Feature

Norwegian Cinema: Louder Than Bombs

at Cinemas across UK

It’s not often Norwegian films are nominated for the Golden Palm (Palme d’Or) in Cannes, but then again, Joachim Trier’s drama Louder Than Bombs isn’t just any other film. The film is set for general release in the UK 22 April.

 

The story in Louder Than Bombs takes place before an upcoming exhibition celebrating war photographer Isabelle Reed (Isabelle Huppert) three years after her untimely death. The exhibition has ripple effects into the lives of the family Reed left behind, and brings her eldest son Jonah (Jesse Eisenberg) back to the family house ­– forcing him to spend more time with his father Gene (Gabriel Byrne) and withdrawn younger brother Conrad (Devin Druid) than he has in years. With the three of them gathered under the same roof, Gene tries desperately to connect with his two sons, but they struggle to reconcile their feelings about the woman they remember so differently.

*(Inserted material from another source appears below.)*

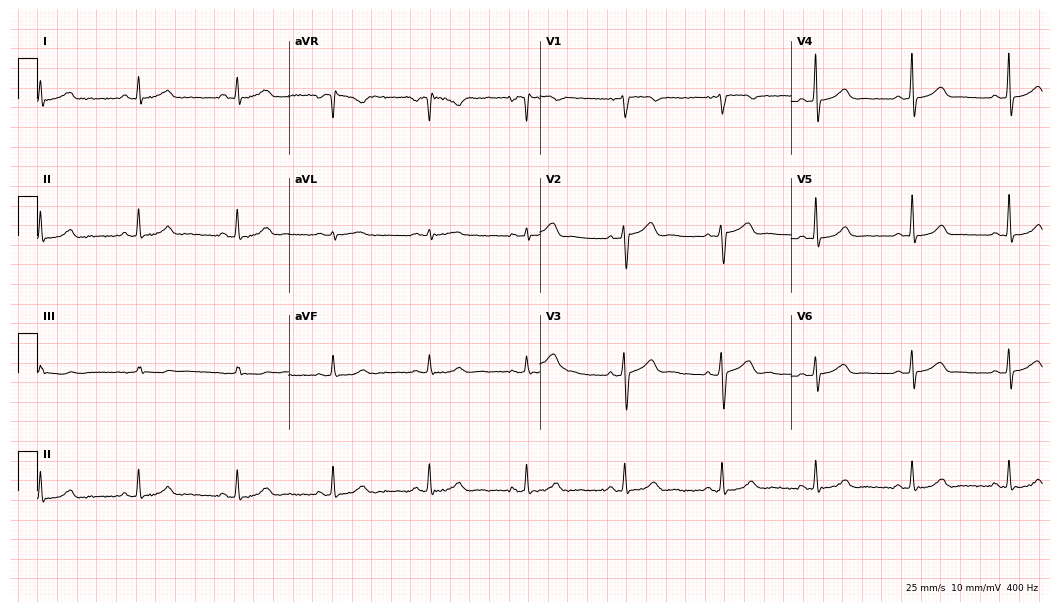
Electrocardiogram (10.2-second recording at 400 Hz), a female patient, 51 years old. Overall reading on record: normal ECG.
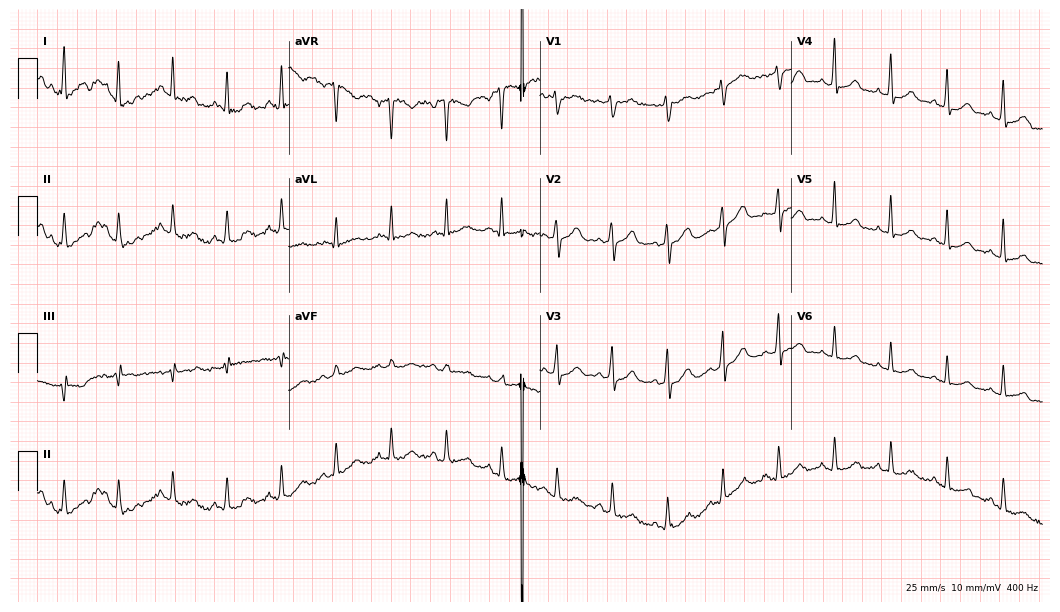
ECG (10.2-second recording at 400 Hz) — a female, 53 years old. Findings include sinus tachycardia (a sinus rate of 100 beats per minute or more).

When asked in an interview to tell the story behind the title, director Joachim Trier explained that he was looking for a title that mirrored the balance between the small and tender pains of a family life set up against the great ambitions and experiences of a mother who’s working abroad as a war photographer. “The incomparability of pain is something I find intriguing. Of course, Louder Than Bombs is the title of the band The Smiths’ first American album, a compilation of their songs as they were approaching America for the first time. But the film is about neither war or The Smiths. I also discovered that The Smiths borrows the title from the American poet Elizabeth Smart, and her book By Grand Central Station I Sat Down and Wept. And I love that those words had a specifically American provenance as I worked on this film set in the U.S.” Trier said.

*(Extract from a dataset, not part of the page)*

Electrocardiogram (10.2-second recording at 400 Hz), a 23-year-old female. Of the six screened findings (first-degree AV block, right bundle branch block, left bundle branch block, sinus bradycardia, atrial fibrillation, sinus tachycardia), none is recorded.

In their Cannes review of the film, The Hollywood Reporter wrote that “Trier has meaningful things to say about the ways in which tragic, incomprehensible loss can make us hyper-protective, jealous, even dishonest with our private memories and with the picture we present of the loved one who’s gone.”

Even though Louder Than Bombs was nominated for the Golden Palm at the Cannes Film Festival, Trier had to return home without an award. However, Joachim Trier is a name to know in the world of Norwegian film. Trier is that rarest of film-makers — a sublimely natural talent, though nurture doubtless played a role. His grandfather Erik Lochen, was a ground-breaking Norwegian director, and both of Mr. Trier’s parents and his brother have worked with movies. In 2013, Trier was named one of 20 Directors to Watch by the New York Times. As an internationally acclaimed and celebrated director and screenwriter, Trier is behind films as Reprise, which won the Amanda Award (Norway’s top film award) and Oslo, August 31st, which was selected for Un Certain Regard at the Cannes Film Festival in 2011 and nominated for the César award for Best Foreign Film 2013 after reaching over 180 000 admissions at theatres in France.